This package is not supported in NethServer Enterprise
HotSync should be considered a beta release. Please test it on your environment before using in production.
For a correct restore, it’s suggested to configure HotSync on two identical servers or two servers with same network cards number, name and position. If the master and slave servers differ, the restore procedure may behave unexpectedly (see Troubleshooting).
HotSync aims to reduce downtime in case of failure, syncing your NethServer with another one, that will be manually activated in case of master server failure.

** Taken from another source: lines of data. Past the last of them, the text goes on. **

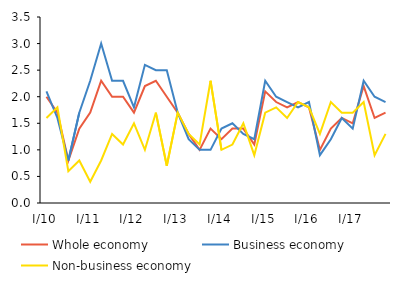
| Category | Whole economy | Business economy | Non-business economy |
|---|---|---|---|
| I/10 | 2 | 2.1 | 1.6 |
| II | 1.7 | 1.6 | 1.8 |
| III | 0.8 | 0.8 | 0.6 |
| IV | 1.4 | 1.7 | 0.8 |
| I/11 | 1.7 | 2.3 | 0.4 |
| II | 2.3 | 3 | 0.8 |
| III | 2 | 2.3 | 1.3 |
| IV | 2 | 2.3 | 1.1 |
| I/12 | 1.7 | 1.8 | 1.5 |
| II | 2.2 | 2.6 | 1 |
| III | 2.3 | 2.5 | 1.7 |
| IV | 2 | 2.5 | 0.7 |
| I/13 | 1.7 | 1.7 | 1.7 |
| II | 1.3 | 1.2 | 1.3 |
| III | 1 | 1 | 1.1 |
| IV | 1.4 | 1 | 2.3 |
| I/14 | 1.2 | 1.4 | 1 |
| II | 1.4 | 1.5 | 1.1 |
| III | 1.4 | 1.3 | 1.5 |
| IV | 1.1 | 1.2 | 0.9 |
| I/15 | 2.1 | 2.3 | 1.7 |
| II | 1.9 | 2 | 1.8 |
| III | 1.8 | 1.9 | 1.6 |
| IV | 1.9 | 1.8 | 1.9 |
| I/16 | 1.8 | 1.9 | 1.8 |
| II | 1 | 0.9 | 1.3 |
| III | 1.4 | 1.2 | 1.9 |
| IV | 1.6 | 1.6 | 1.7 |
| I/17 | 1.5 | 1.4 | 1.7 |
| II | 2.2 | 2.3 | 1.9 |
| III | 1.6 | 2 | 0.9 |
| IV | 1.7 | 1.9 | 1.3 |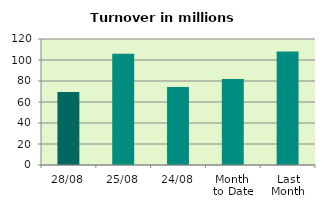
| Category | Series 0 |
|---|---|
| 28/08 | 69.513 |
| 25/08 | 105.903 |
| 24/08 | 74.169 |
| Month 
to Date | 81.911 |
| Last
Month | 108.022 |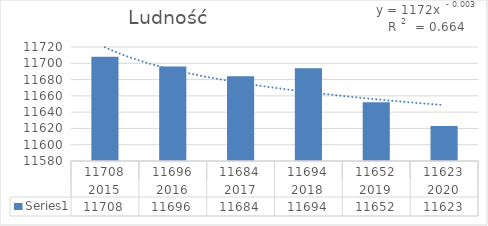
| Category | Series 0 |
|---|---|
| 0 | 11708 |
| 1 | 11696 |
| 2 | 11684 |
| 3 | 11694 |
| 4 | 11652 |
| 5 | 11623 |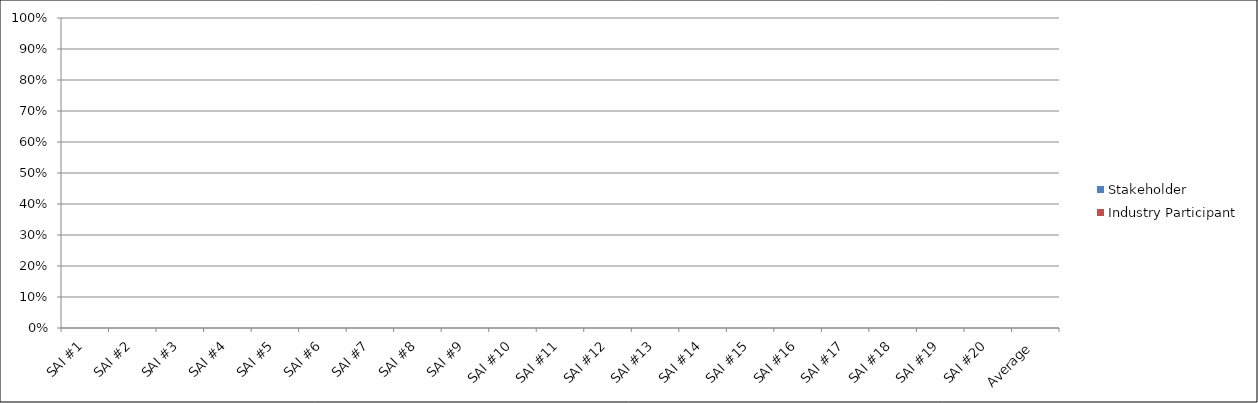
| Category | Stakeholder | Industry Participant |
|---|---|---|
| SAI #1 | 0 | 0 |
| SAI #2 | 0 | 0 |
| SAI #3 | 0 | 0 |
| SAI #4 | 0 | 0 |
| SAI #5 | 0 | 0 |
| SAI #6 | 0 | 0 |
| SAI #7 | 0 | 0 |
| SAI #8 | 0 | 0 |
| SAI #9 | 0 | 0 |
| SAI #10 | 0 | 0 |
| SAI #11 | 0 | 0 |
| SAI #12 | 0 | 0 |
| SAI #13 | 0 | 0 |
| SAI #14 | 0 | 0 |
| SAI #15 | 0 | 0 |
| SAI #16 | 0 | 0 |
| SAI #17 | 0 | 0 |
| SAI #18 | 0 | 0 |
| SAI #19 | 0 | 0 |
| SAI #20 | 0 | 0 |
| Average | 0 | 0 |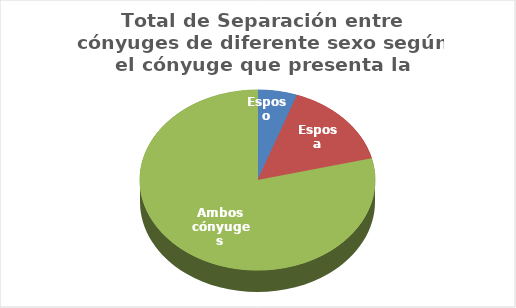
| Category | Series 0 |
|---|---|
| Esposo | 170 |
| Esposa | 491 |
| Ambos cónyuges | 2471 |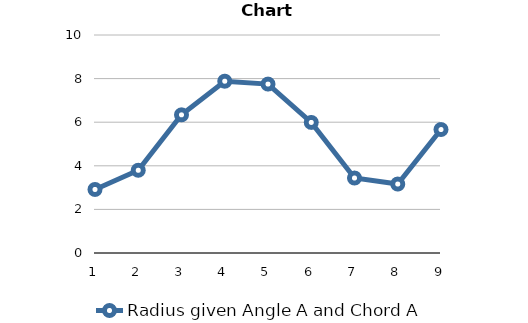
| Category | Radius given Angle A and Chord A |
|---|---|
| 1 | 2.914 |
| 2 | 3.795 |
| 3 | 6.338 |
| 4 | 7.88 |
| 5 | 7.748 |
| 6 | 5.989 |
| 7 | 3.439 |
| 8 | 3.163 |
| 9 | 5.664 |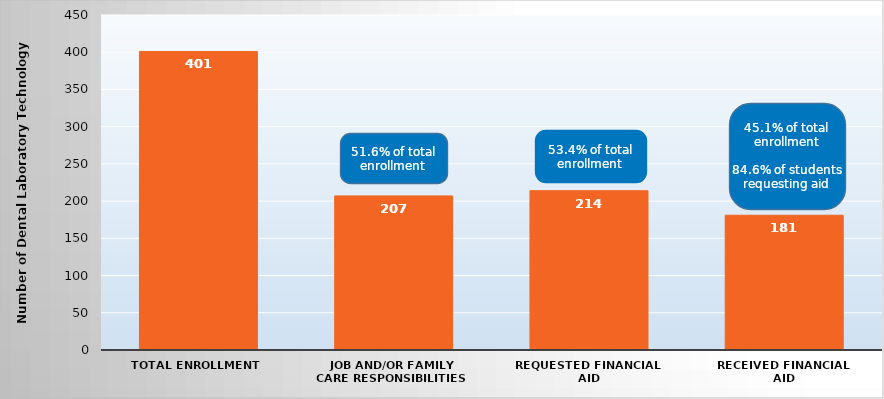
| Category | Series 0 |
|---|---|
| Total Enrollment | 401 |
| Job and/or Family Care Responsibilities | 207 |
| Requested Financial Aid | 214 |
| Received Financial Aid | 181 |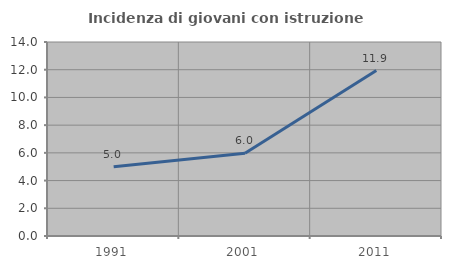
| Category | Incidenza di giovani con istruzione universitaria |
|---|---|
| 1991.0 | 5 |
| 2001.0 | 5.978 |
| 2011.0 | 11.94 |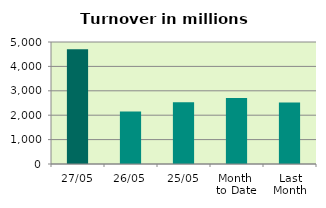
| Category | Series 0 |
|---|---|
| 27/05 | 4707.438 |
| 26/05 | 2152.843 |
| 25/05 | 2535.798 |
| Month 
to Date | 2704.946 |
| Last
Month | 2525.558 |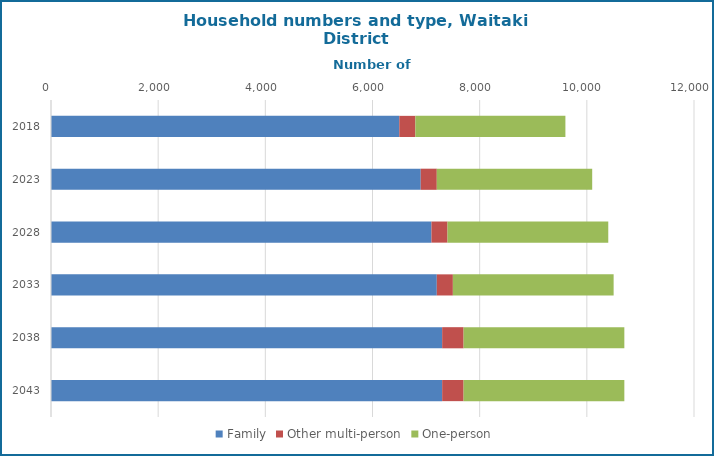
| Category | Family | Other multi-person | One-person |
|---|---|---|---|
| 2018.0 | 6500 | 300 | 2800 |
| 2023.0 | 6900 | 300 | 2900 |
| 2028.0 | 7100 | 300 | 3000 |
| 2033.0 | 7200 | 300 | 3000 |
| 2038.0 | 7300 | 400 | 3000 |
| 2043.0 | 7300 | 400 | 3000 |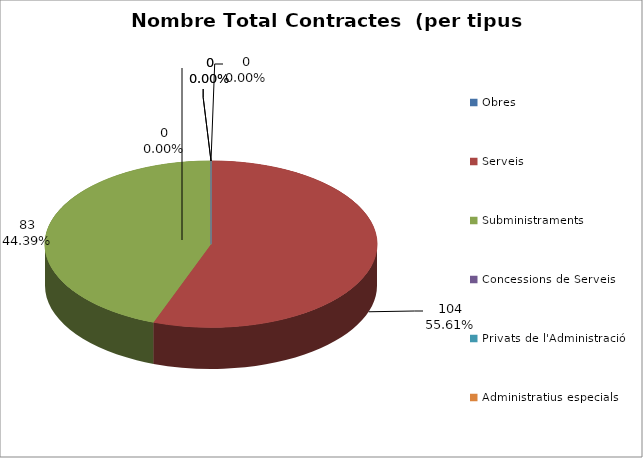
| Category | Nombre Total Contractes |
|---|---|
| Obres | 0 |
| Serveis | 104 |
| Subministraments | 83 |
| Concessions de Serveis | 0 |
| Privats de l'Administració | 0 |
| Administratius especials | 0 |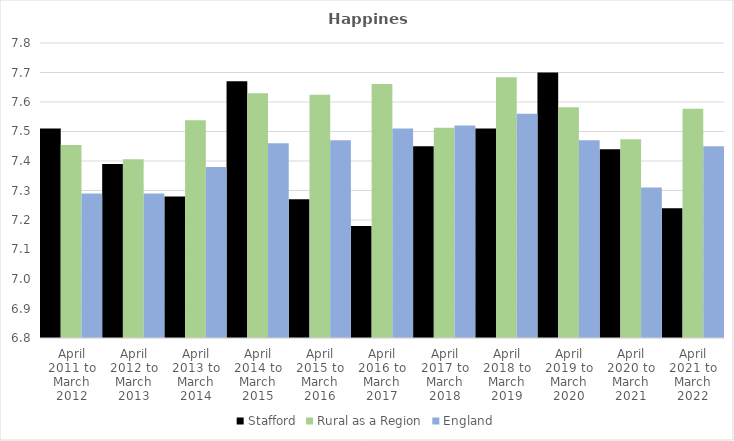
| Category | Stafford | Rural as a Region | England |
|---|---|---|---|
| April 2011 to March 2012 | 7.51 | 7.454 | 7.29 |
| April 2012 to March 2013 | 7.39 | 7.406 | 7.29 |
| April 2013 to March 2014 | 7.28 | 7.539 | 7.38 |
| April 2014 to March 2015 | 7.67 | 7.63 | 7.46 |
| April 2015 to March 2016 | 7.27 | 7.625 | 7.47 |
| April 2016 to March 2017 | 7.18 | 7.661 | 7.51 |
| April 2017 to March 2018 | 7.45 | 7.513 | 7.52 |
| April 2018 to March 2019 | 7.51 | 7.684 | 7.56 |
| April 2019 to March 2020 | 7.7 | 7.582 | 7.47 |
| April 2020 to March 2021 | 7.44 | 7.474 | 7.31 |
| April 2021 to March 2022 | 7.24 | 7.577 | 7.45 |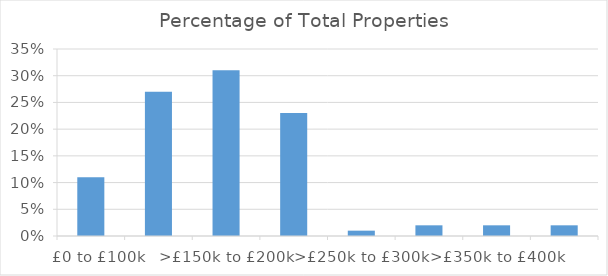
| Category | Percentage of Total Properties (%) |
|---|---|
|    £0 to £100k | 0.11 |
| >£100k to £150k | 0.27 |
| >£150k to £200k | 0.31 |
| >£200k to £250k | 0.23 |
| >£250k to £300k | 0.01 |
| >£300k to £350k | 0.02 |
| >£350k to £400k | 0.02 |
| >£400k to £450k | 0.02 |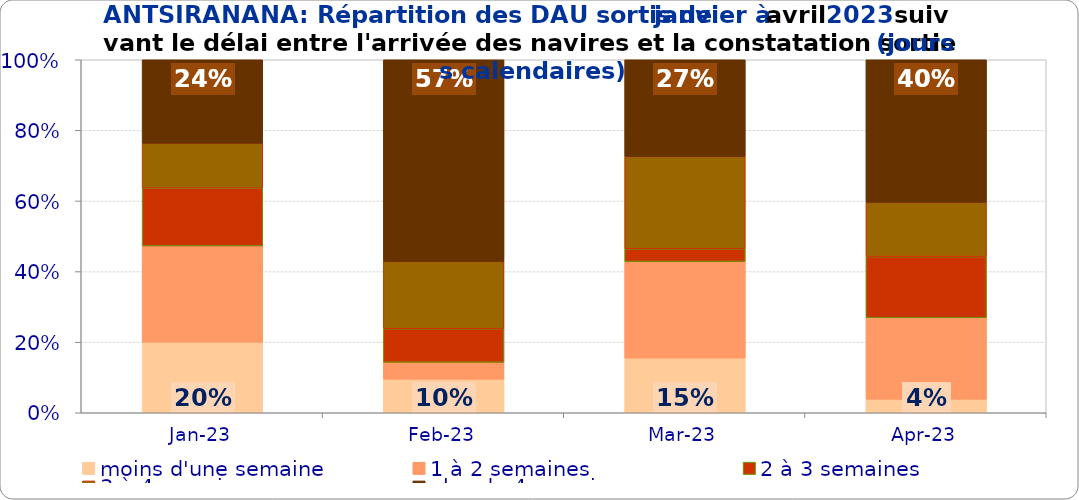
| Category | moins d'une semaine | 1 à 2 semaines | 2 à 3 semaines | 3 à 4 semaines | plus de 4 semaines |
|---|---|---|---|---|---|
| 2023-01-01 | 0.2 | 0.273 | 0.164 | 0.127 | 0.236 |
| 2023-02-01 | 0.095 | 0.048 | 0.095 | 0.19 | 0.571 |
| 2023-03-01 | 0.155 | 0.274 | 0.036 | 0.262 | 0.274 |
| 2023-04-01 | 0.038 | 0.231 | 0.173 | 0.154 | 0.404 |

Normally, when a hardware damage occurs, the time needed to restore service is:
- fix/buy another server: from 4h to 2 days
- install OS: 30 minutes
- restore backup: from 10 minutes to 8 hours
In summary, users are able to start working again with data from the night before failure after a few hours/days. Using HotSync, time 1 and 3 are 0, 2 is 5 minutes (time to activate spare server). Users are able to start working again in few minutes, using data from a few minutes before the crash.
By default all data included in backup are synchronized every 15 minutes. MariaDB databases are synchronized too, unless databases synchronization isn’t disabled. Applications that use PostgreSQL are synchronized (Mattermost, Webtop5) unless databases synchronization isn’t disabled.
- MASTER is the production system SLAVE is the spare server
- SLAVE is switched on, with an IP address different than MASTER
- Every 15 minutes, MASTER makes a backup on SLAVE
- If an error occurs, an email is sent to root (admin if mail server is installed)
- SLAVE check updates and makes some system operations every 60 minutes
Install nethserver-hotsync on both MASTER and SLAVE from Software Center or execute from command line:
yum install -y nethserver-hotsync --enablerepo=nethforge
You can configure HotSync from Cockpit interface: access it from Master and Slave, select role and fill required fields with password and IP.
<PASSWORD> must be the same on master and slave.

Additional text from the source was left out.